Download or read book Social Assessment of Conservation Initiatives written by Kate Schrekenberg and published by IIED. This book was released on 2010 with total page 139 pages. Available in PDF, EPUB and Kindle. Book excerpt: Despite widely voiced concerns about some of the negative implications of protected areas, and growing pressures to ensure that they fulfil social as well as ecological objectives, no standard methods exist to assess social impacts. This report aims to provide some.

Book Participatory Biodiversity Conservation

Download or read book Participatory Biodiversity Conservation written by Cristina Baldauf and published by Springer Nature. This book was released on 2020-05-13 with total page 239 pages. Available in PDF, EPUB and Kindle. Book excerpt: It has long been claimed that addressing biodiversity loss and other environmental problems demands a better understanding of the social dimensions of conservation; nevertheless, the active participation of indigenous peoples and local communities (IPLCs) in conservation initiatives is still a challenging and somehow controversial issue. In this context, this book hopes to give voice to other perspectives related to biodiversity conservation beyond the “fortress conservation” model and emphasize one of the pillars of democracy – popular participation. It covers a wide range of environments and issues of special significance to the topic, such as the expansion of culturally constructed niches, protected areas and food security, community-based management, participatory agroforestry, productive restoration and biocultural conservation. The contents also explore the limitations and shortcomings of participatory practices in protected areas, the relationship between the global crisis of democracy and the decline of biocultural diversity, as well as present current discussions on policy frameworks and governance systems for effective participatory biodiversity conservation. In sum, this book provides a comprehensive and realistic perspective on the social dimensions of conservation based on a series of interrelated themes in participatory biodiversity conservation. The connections between biocultural conservation and the current political and economic environment are highlighted through the chapters and the book closes with a debate on ways to reconcile human welfare, environmental justice and biodiversity conservation.

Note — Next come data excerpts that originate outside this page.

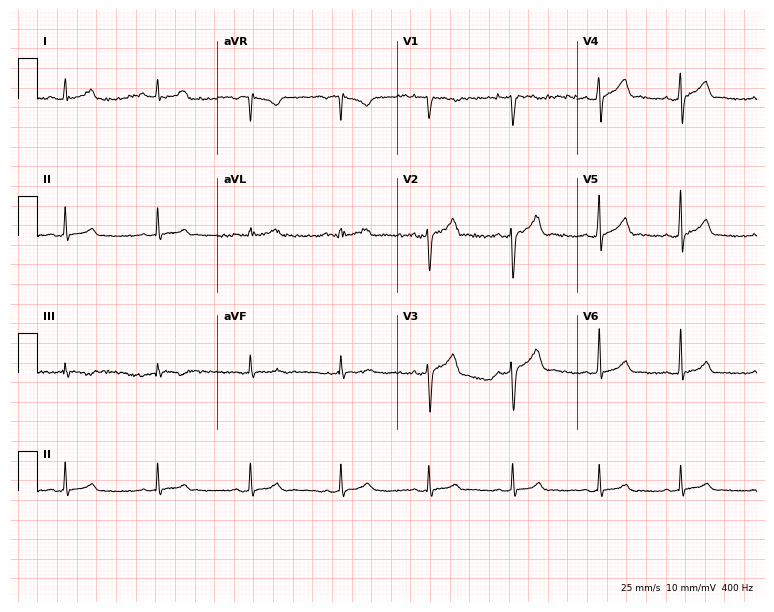
Electrocardiogram (7.3-second recording at 400 Hz), a man, 26 years old. Overall reading on record: normal ECG.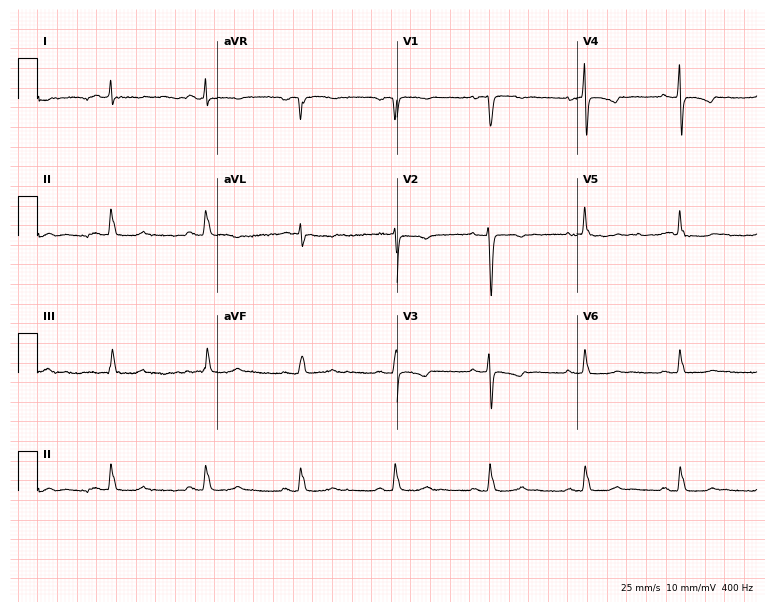
ECG — a woman, 61 years old. Screened for six findings — first-degree AV block, right bundle branch block (RBBB), left bundle branch block (LBBB), sinus bradycardia, atrial fibrillation (AF), sinus tachycardia — none is recorded.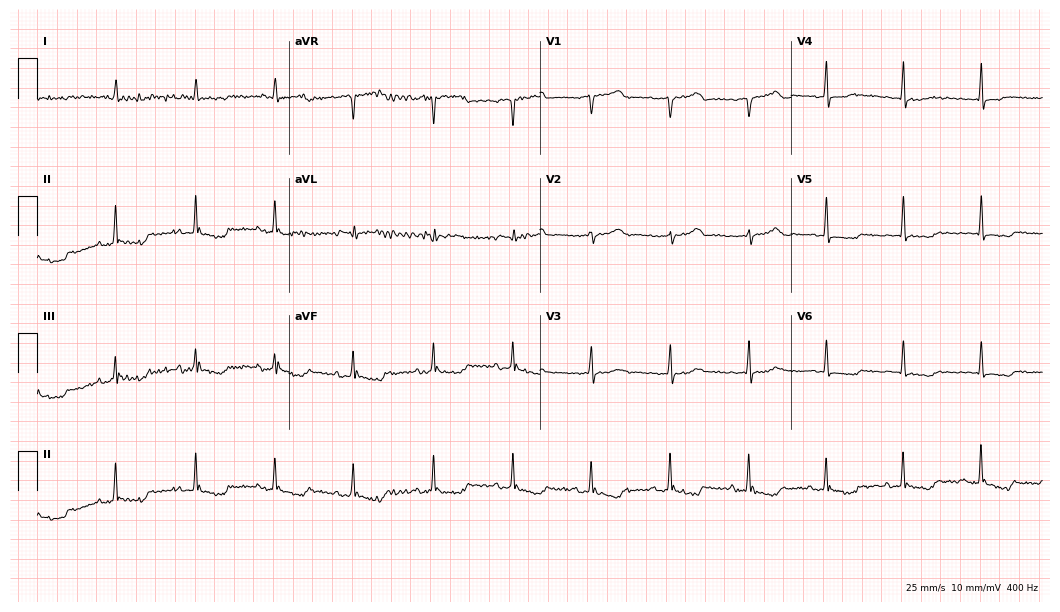
ECG — a 25-year-old man. Screened for six findings — first-degree AV block, right bundle branch block, left bundle branch block, sinus bradycardia, atrial fibrillation, sinus tachycardia — none is recorded. Other findings, if any, are not listed.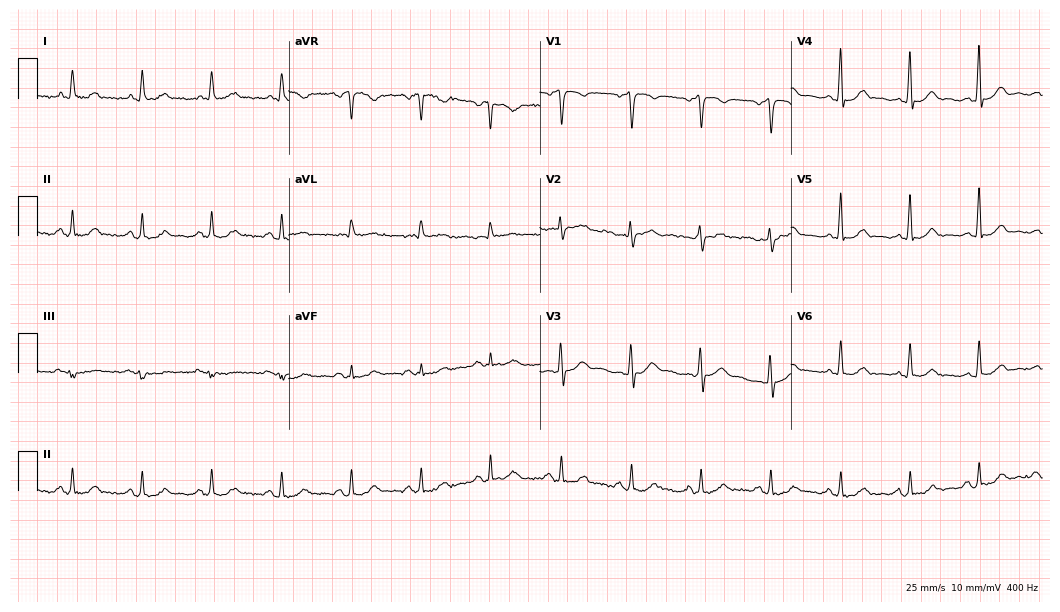
12-lead ECG (10.2-second recording at 400 Hz) from a 66-year-old male. Labelled as a normal ECG.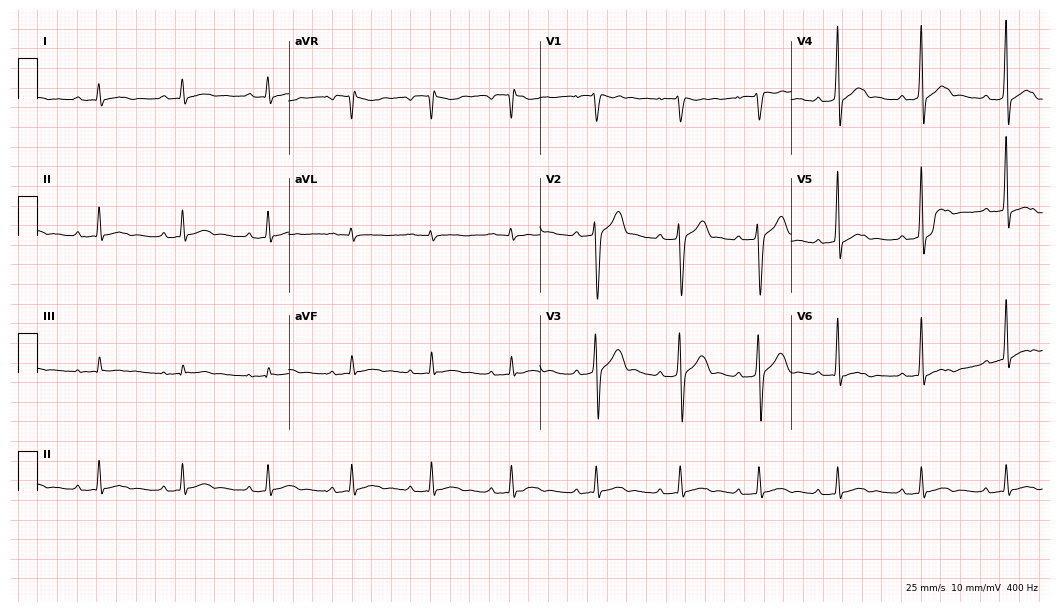
Electrocardiogram (10.2-second recording at 400 Hz), a man, 28 years old. Interpretation includes first-degree AV block.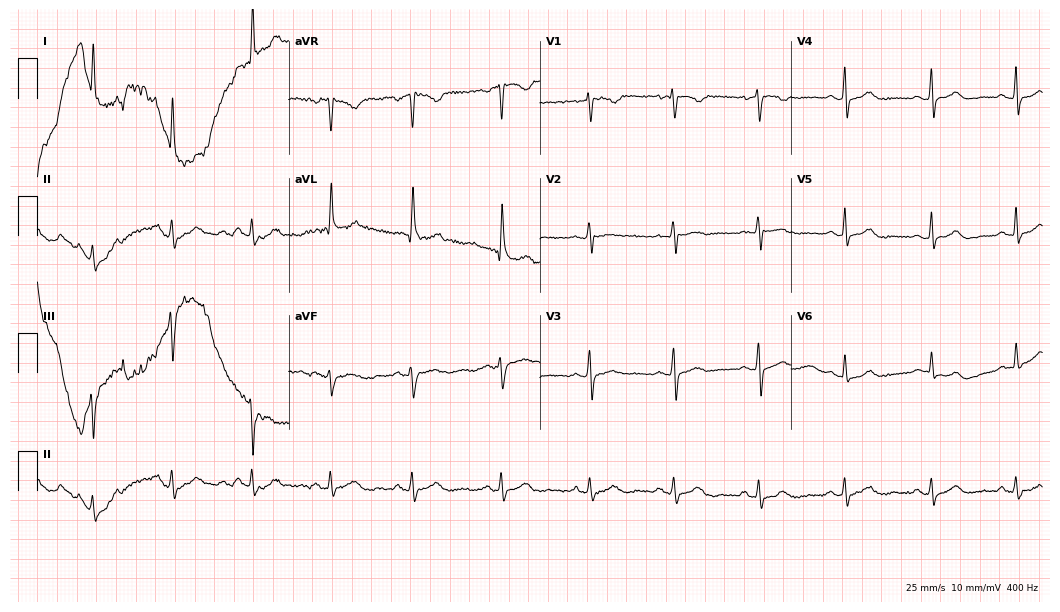
12-lead ECG (10.2-second recording at 400 Hz) from a 50-year-old woman. Screened for six findings — first-degree AV block, right bundle branch block, left bundle branch block, sinus bradycardia, atrial fibrillation, sinus tachycardia — none is recorded. Other findings, if any, are not listed.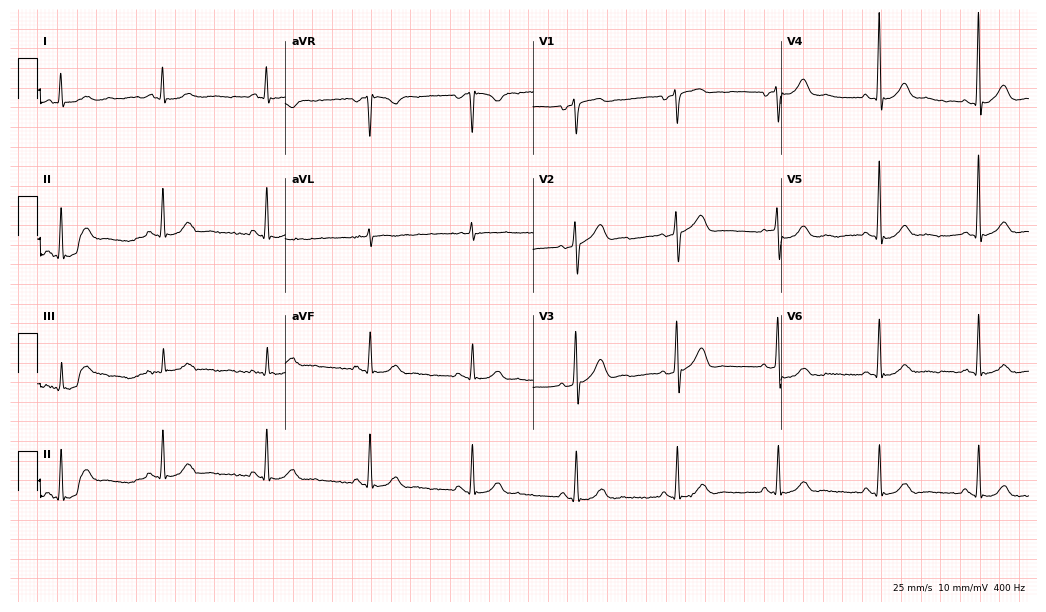
ECG — a male, 81 years old. Screened for six findings — first-degree AV block, right bundle branch block, left bundle branch block, sinus bradycardia, atrial fibrillation, sinus tachycardia — none is recorded.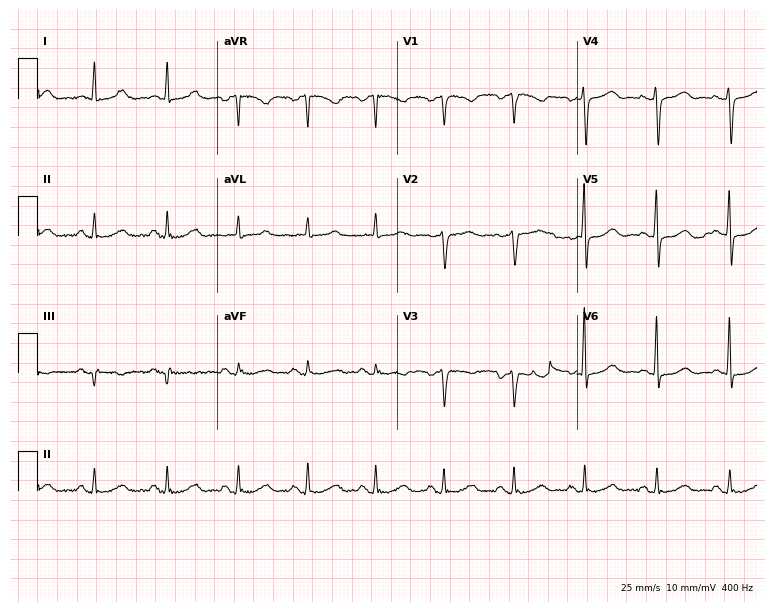
ECG (7.3-second recording at 400 Hz) — a 71-year-old female patient. Screened for six findings — first-degree AV block, right bundle branch block, left bundle branch block, sinus bradycardia, atrial fibrillation, sinus tachycardia — none is recorded.

Book The Social Challenge of Biodiversity Conservation

Download or read book The Social Challenge of Biodiversity Conservation written by Guillermo Castilleja and published by Washington, D.C. : World Bank. This book was released on 1993 with total page 62 pages. Available in PDF, EPUB and Kindle. Book excerpt:

Book Measures of Success

Download or read book Measures of Success written by Richard Margoluis and published by . This book was released on 1998 with total page 394 pages. Available in PDF, EPUB and Kindle. Book excerpt: Measures of Success is a practical, hands-on guide to designing, managing, and measuring the impacts of community-oriented conservation and development projects.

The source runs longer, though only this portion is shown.